Provided records START

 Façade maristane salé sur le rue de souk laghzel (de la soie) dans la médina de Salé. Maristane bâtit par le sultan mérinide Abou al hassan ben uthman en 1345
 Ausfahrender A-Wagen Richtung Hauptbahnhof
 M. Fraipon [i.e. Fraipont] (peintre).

Provided records END
Provided records START

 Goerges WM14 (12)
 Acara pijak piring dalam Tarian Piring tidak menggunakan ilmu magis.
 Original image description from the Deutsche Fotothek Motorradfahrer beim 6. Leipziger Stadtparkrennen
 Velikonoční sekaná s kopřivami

Provided records END

Problem: In the entries above, find the line holding "Façade maristane salé" and the line holding "M. Fraipon [i.e. Fraipont] (peintre).", then retype exactly those two lines and every line between them, and nothing else.

Response:
 Façade maristane salé sur le rue de souk laghzel (de la soie) dans la médina de Salé. Maristane bâtit par le sultan mérinide Abou al hassan ben uthman en 1345
 Ausfahrender A-Wagen Richtung Hauptbahnhof
 M. Fraipon [i.e. Fraipont] (peintre).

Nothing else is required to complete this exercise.